• [Information provided]
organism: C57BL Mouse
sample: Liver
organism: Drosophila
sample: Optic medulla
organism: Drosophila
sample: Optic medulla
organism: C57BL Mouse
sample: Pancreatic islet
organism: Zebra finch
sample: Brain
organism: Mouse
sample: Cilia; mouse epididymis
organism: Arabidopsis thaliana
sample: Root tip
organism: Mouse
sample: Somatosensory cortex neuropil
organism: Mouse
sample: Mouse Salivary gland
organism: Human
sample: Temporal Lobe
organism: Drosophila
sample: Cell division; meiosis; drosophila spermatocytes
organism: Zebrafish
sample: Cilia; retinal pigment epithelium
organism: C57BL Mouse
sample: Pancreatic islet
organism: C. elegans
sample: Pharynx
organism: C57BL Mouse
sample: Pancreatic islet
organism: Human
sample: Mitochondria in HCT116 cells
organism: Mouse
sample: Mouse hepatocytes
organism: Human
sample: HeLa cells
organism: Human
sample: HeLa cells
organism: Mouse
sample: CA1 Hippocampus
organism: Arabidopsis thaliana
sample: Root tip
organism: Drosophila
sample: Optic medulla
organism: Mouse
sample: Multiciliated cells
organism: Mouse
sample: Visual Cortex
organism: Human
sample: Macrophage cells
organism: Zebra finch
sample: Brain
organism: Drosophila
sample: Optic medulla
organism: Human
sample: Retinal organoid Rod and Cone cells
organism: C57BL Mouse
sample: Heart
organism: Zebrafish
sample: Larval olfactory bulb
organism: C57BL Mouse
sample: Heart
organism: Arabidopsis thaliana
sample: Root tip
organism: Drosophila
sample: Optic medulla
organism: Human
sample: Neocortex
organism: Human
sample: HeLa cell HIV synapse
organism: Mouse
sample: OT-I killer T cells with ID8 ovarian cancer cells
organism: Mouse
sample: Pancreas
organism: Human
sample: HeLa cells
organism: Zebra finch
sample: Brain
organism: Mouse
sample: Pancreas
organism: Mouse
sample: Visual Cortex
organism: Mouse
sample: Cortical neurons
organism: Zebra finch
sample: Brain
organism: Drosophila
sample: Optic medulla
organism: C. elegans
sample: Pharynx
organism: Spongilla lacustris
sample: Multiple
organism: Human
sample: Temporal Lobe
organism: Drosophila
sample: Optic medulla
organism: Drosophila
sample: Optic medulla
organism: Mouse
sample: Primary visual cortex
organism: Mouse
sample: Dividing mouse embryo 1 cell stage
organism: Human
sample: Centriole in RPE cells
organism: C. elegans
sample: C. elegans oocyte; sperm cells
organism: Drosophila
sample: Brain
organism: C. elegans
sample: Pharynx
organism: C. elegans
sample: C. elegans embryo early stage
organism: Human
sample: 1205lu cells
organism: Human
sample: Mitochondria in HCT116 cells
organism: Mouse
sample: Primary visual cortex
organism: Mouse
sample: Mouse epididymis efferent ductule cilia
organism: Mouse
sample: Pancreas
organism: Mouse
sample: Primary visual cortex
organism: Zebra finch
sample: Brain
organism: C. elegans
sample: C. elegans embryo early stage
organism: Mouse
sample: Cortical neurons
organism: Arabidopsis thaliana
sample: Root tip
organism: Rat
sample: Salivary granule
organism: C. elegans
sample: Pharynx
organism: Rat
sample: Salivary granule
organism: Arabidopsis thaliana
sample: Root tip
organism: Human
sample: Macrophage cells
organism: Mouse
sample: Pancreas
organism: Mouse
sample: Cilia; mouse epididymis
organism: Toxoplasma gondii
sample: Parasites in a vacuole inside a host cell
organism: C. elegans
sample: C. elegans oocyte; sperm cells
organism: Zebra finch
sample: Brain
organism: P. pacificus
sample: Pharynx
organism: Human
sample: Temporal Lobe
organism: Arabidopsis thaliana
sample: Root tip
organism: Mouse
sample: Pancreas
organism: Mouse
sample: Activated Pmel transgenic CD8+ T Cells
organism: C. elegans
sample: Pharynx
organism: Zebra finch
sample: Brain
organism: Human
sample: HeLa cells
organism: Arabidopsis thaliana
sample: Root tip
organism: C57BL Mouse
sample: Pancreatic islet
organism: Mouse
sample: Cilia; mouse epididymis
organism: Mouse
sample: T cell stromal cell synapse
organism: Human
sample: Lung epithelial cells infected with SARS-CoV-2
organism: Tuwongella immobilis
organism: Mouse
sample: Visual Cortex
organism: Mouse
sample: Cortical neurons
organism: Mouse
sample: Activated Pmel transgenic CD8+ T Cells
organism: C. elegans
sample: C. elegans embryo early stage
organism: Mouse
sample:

• [Assignment]
Write the complete data out, exactly as above.

• [Output below]
organism: C57BL Mouse
sample: Liver
organism: Drosophila
sample: Optic medulla
organism: Drosophila
sample: Optic medulla
organism: C57BL Mouse
sample: Pancreatic islet
organism: Zebra finch
sample: Brain
organism: Mouse
sample: Cilia; mouse epididymis
organism: Arabidopsis thaliana
sample: Root tip
organism: Mouse
sample: Somatosensory cortex neuropil
organism: Mouse
sample: Mouse Salivary gland
organism: Human
sample: Temporal Lobe
organism: Drosophila
sample: Cell division; meiosis; drosophila spermatocytes
organism: Zebrafish
sample: Cilia; retinal pigment epithelium
organism: C57BL Mouse
sample: Pancreatic islet
organism: C. elegans
sample: Pharynx
organism: C57BL Mouse
sample: Pancreatic islet
organism: Human
sample: Mitochondria in HCT116 cells
organism: Mouse
sample: Mouse hepatocytes
organism: Human
sample: HeLa cells
organism: Human
sample: HeLa cells
organism: Mouse
sample: CA1 Hippocampus
organism: Arabidopsis thaliana
sample: Root tip
organism: Drosophila
sample: Optic medulla
organism: Mouse
sample: Multiciliated cells
organism: Mouse
sample: Visual Cortex
organism: Human
sample: Macrophage cells
organism: Zebra finch
sample: Brain
organism: Drosophila
sample: Optic medulla
organism: Human
sample: Retinal organoid Rod and Cone cells
organism: C57BL Mouse
sample: Heart
organism: Zebrafish
sample: Larval olfactory bulb
organism: C57BL Mouse
sample: Heart
organism: Arabidopsis thaliana
sample: Root tip
organism: Drosophila
sample: Optic medulla
organism: Human
sample: Neocortex
organism: Human
sample: HeLa cell HIV synapse
organism: Mouse
sample: OT-I killer T cells with ID8 ovarian cancer cells
organism: Mouse
sample: Pancreas
organism: Human
sample: HeLa cells
organism: Zebra finch
sample: Brain
organism: Mouse
sample: Pancreas
organism: Mouse
sample: Visual Cortex
organism: Mouse
sample: Cortical neurons
organism: Zebra finch
sample: Brain
organism: Drosophila
sample: Optic medulla
organism: C. elegans
sample: Pharynx
organism: Spongilla lacustris
sample: Multiple
organism: Human
sample: Temporal Lobe
organism: Drosophila
sample: Optic medulla
organism: Drosophila
sample: Optic medulla
organism: Mouse
sample: Primary visual cortex
organism: Mouse
sample: Dividing mouse embryo 1 cell stage
organism: Human
sample: Centriole in RPE cells
organism: C. elegans
sample: C. elegans oocyte; sperm cells
organism: Drosophila
sample: Brain
organism: C. elegans
sample: Pharynx
organism: C. elegans
sample: C. elegans embryo early stage
organism: Human
sample: 1205lu cells
organism: Human
sample: Mitochondria in HCT116 cells
organism: Mouse
sample: Primary visual cortex
organism: Mouse
sample: Mouse epididymis efferent ductule cilia
organism: Mouse
sample: Pancreas
organism: Mouse
sample: Primary visual cortex
organism: Zebra finch
sample: Brain
organism: C. elegans
sample: C. elegans embryo early stage
organism: Mouse
sample: Cortical neurons
organism: Arabidopsis thaliana
sample: Root tip
organism: Rat
sample: Salivary granule
organism: C. elegans
sample: Pharynx
organism: Rat
sample: Salivary granule
organism: Arabidopsis thaliana
sample: Root tip
organism: Human
sample: Macrophage cells
organism: Mouse
sample: Pancreas
organism: Mouse
sample: Cilia; mouse epididymis
organism: Toxoplasma gondii
sample: Parasites in a vacuole inside a host cell
organism: C. elegans
sample: C. elegans oocyte; sperm cells
organism: Zebra finch
sample: Brain
organism: P. pacificus
sample: Pharynx
organism: Human
sample: Temporal Lobe
organism: Arabidopsis thaliana
sample: Root tip
organism: Mouse
sample: Pancreas
organism: Mouse
sample: Activated Pmel transgenic CD8+ T Cells
organism: C. elegans
sample: Pharynx
organism: Zebra finch
sample: Brain
organism: Human
sample: HeLa cells
organism: Arabidopsis thaliana
sample: Root tip
organism: C57BL Mouse
sample: Pancreatic islet
organism: Mouse
sample: Cilia; mouse epididymis
organism: Mouse
sample: T cell stromal cell synapse
organism: Human
sample: Lung epithelial cells infected with SARS-CoV-2
organism: Tuwongella immobilis
organism: Mouse
sample: Visual Cortex
organism: Mouse
sample: Cortical neurons
organism: Mouse
sample: Activated Pmel transgenic CD8+ T Cells
organism: C. elegans
sample: C. elegans embryo early stage
organism: Mouse
sample:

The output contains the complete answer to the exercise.